Here, we briefly share parallel findings from our research with heart failure patients who refuse a left ventricular heart device (LVAD), a form of mechanical circulatory support which is the primary alternative to transplant. We argue that what both sets of cases have in common is that clinical or research observers might be inclined to classify them as instances of non-autonomous (or autonomy-impaired) choices in key ways, even though clinicians not-unreasonably take these patients to have decision-making capacity. In short, we have found many instances of what Marshall et al. would characterize as plausibly capacitated but non-autonomous decision-making.

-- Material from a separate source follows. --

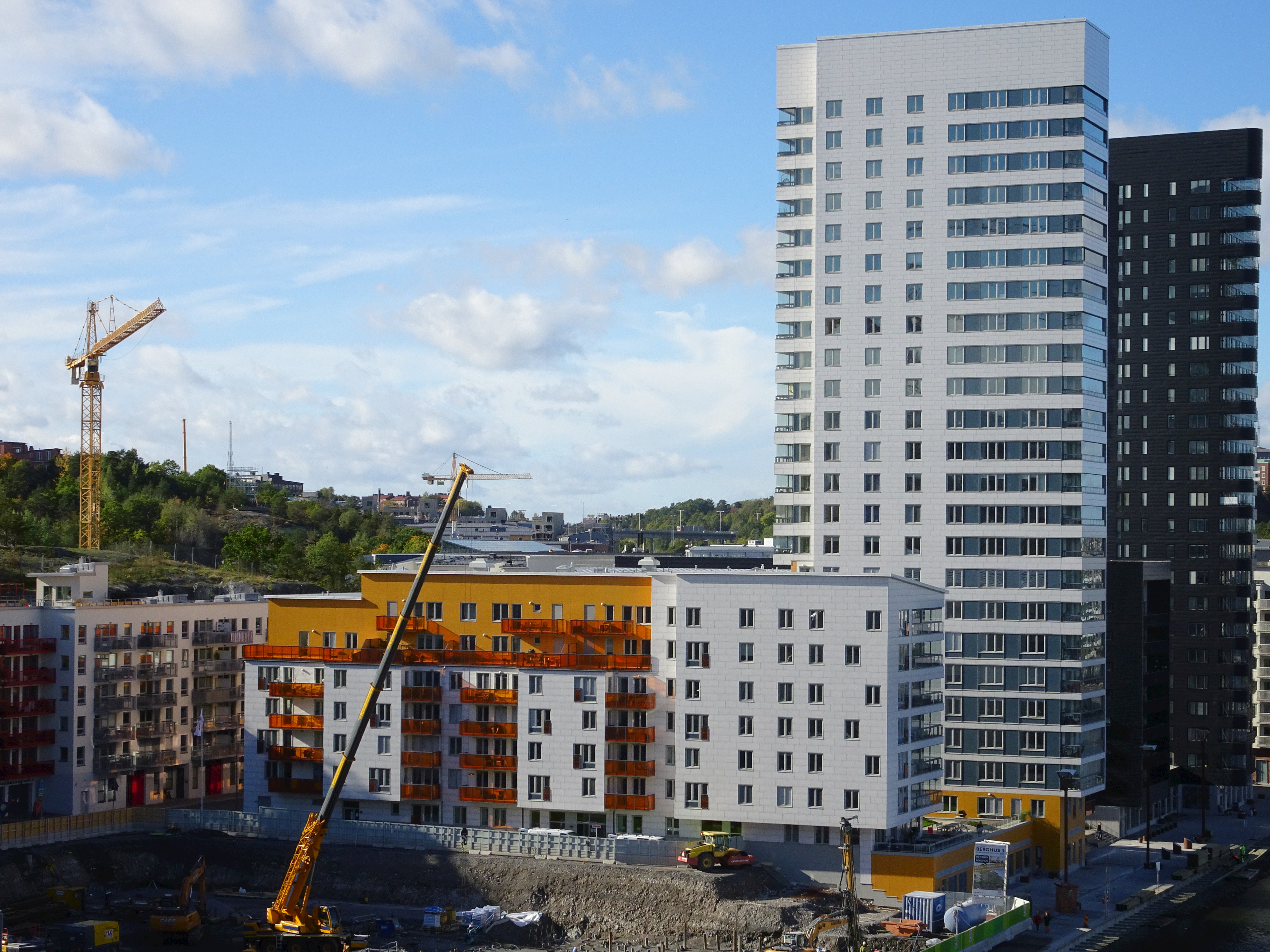 Kajen 5 (närmast) och Kajen 4, Liljeholmskajen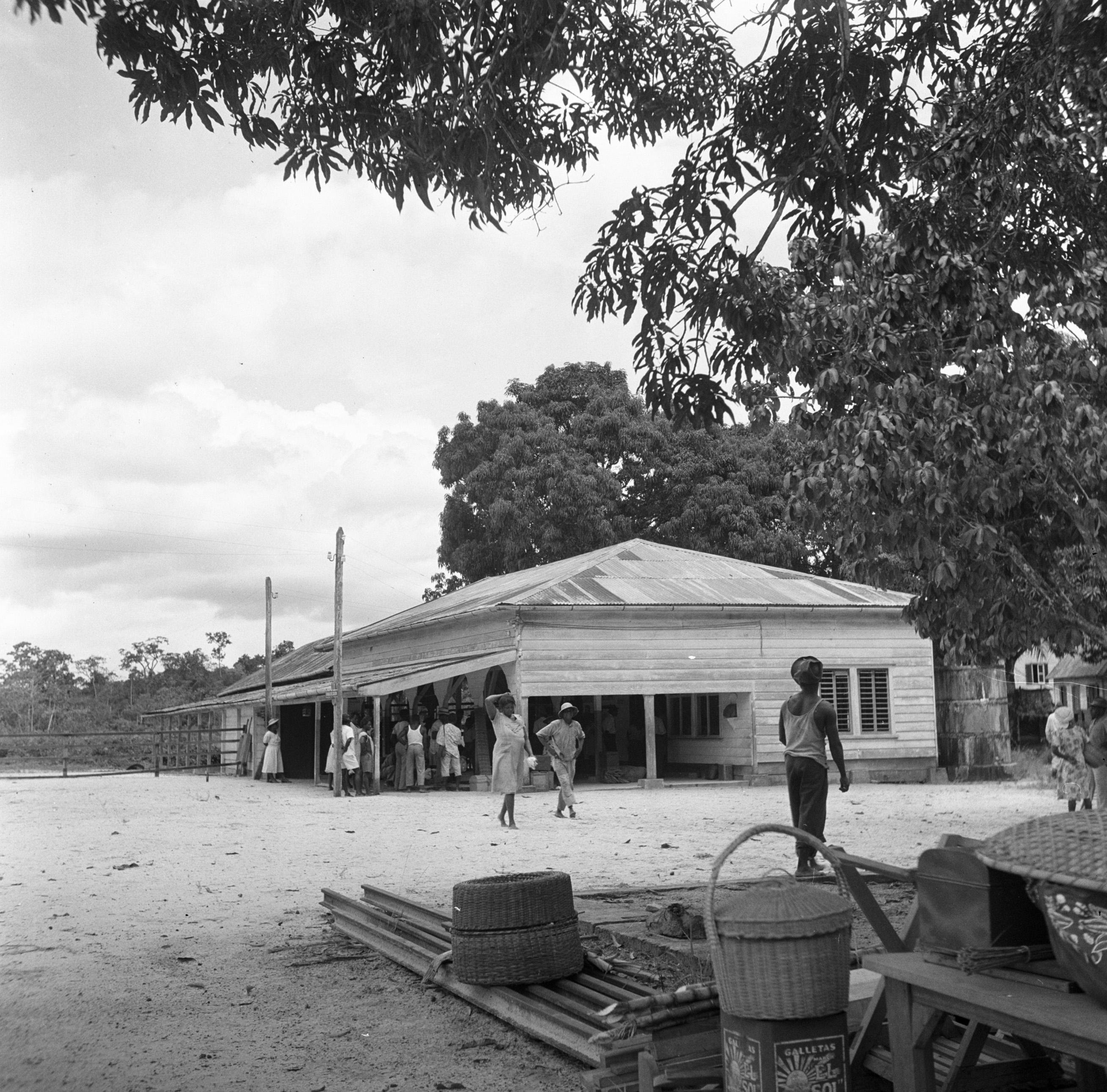 Collectie / Archief : Fotocollectie Van de Poll Reportage / Serie : Reis naar Suriname en de Nederlandse Antillen Beschrijving : Het station van de goudveldentrein bij Kwakoegron Datum : 1947 Locatie : Kwakoegron, Suriname Trefwoorden : stations Fotograaf : Poll, Willem van de Auteursrechthebbende : Nationaal Archief Materiaalsoort : Negatief (zwart/wit) Nummer archiefinventaris : bekijk toegang 2.24.14.02 Bestanddeelnummer : 252-5974

Marshall et al. draw our attention to the high proportion of ED patients who choose to forego an examination period following their resuscitation with naloxone. They underscore that, depending on the circumstances of the reversal, these patients may be experiencing either a residual intoxication, or acute withdrawal, from opioids, both of which impact cognition and higher-level decision-making. Furthermore, they highlight how many such patients suffer from opioid use disorder (OUD), a chronic condition that “involves substantial long-term changes in cognition, risk evaluation, preference-ordering, and decision-making” (14). Substance use disorders, including OUD, are often marked by impulsivity or compulsive behavior that can overpower more long-standing goals or desires. For this reason, many patients with chronic substance use disorders describe their choices in the throes of addiction as “inauthentic”, and not preferences they would, all things being equal, reflectively endorse.

The authors explain how OUD undermines the patient’s reflective evaluation of the choice at hand (to stay or go) in several ways: risk evaluation, delay discounting, and impaired strategic planning. These patients typically make riskier choices than those without OUD and prefer riskier choices with larger rewards (risk evaluation). They have a marked tendency for valuing immediate rewards over larger future rewards beyond that of those without OUD (delay discounting). Finally, they also tend to demonstrate impaired strategic planning (i.e., executing tasks with multiple steps) that suggests impaired executive function.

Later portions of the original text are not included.